Despite advances in the understanding of the biology and pathogenesis of this disease, the prognosis for these patients remains very poor, with short survival and no curative therapy. Currently, intravenous alemtuzumab is one of the best available treatments for PLL, which has improved the rate of remission to more than 50% and the duration of response to between 6 and 12 months. Autologous or allogeneic stem cell transplantation may further prolongs survival. However, despite continuous progress, existing treatments are not curative. Most patients with PLL will still die because of the disease's resistance to conventional chemotherapy. Therefore, new therapies that can successfully solve the resistance related puzzle are sorely needed.

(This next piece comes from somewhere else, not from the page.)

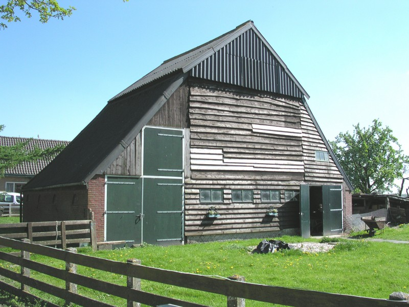 Een schapenboet (hooischuur) in Sijbekarspel. West Frisian sheep barn (hay barn) in the village of Sijbekarspel.

Recently, Hasanali and colleagues have made a breakthrough in leukemia therapeutics by showing that epigenetic therapy may overcome alemtuzumab resistance and increase the patient survival rate . At present, several epigenetic therapies are already approved by the FDA, and many of them are still in clinical trials. The group conducted a small pilot study with a case series of eight T cell prolymphocytic leukemia (T-PLL) patients who were treated with cladribine, vorinostat/romidepsin/valproic acid, and alemtuzumab. They conducted a combinational therapy of demethylating agents, histone deacetylase (HDAC) inhibitors, and the immunotherapeutic agent brentuximab vedotin, to treat eight patients suffering from T-PLL resistant to the conventional alemtuzumab treatment. Remarkably, seven out of the eight patients that received this treatment achieved complete remission, and the eighth patient achieved partial remission.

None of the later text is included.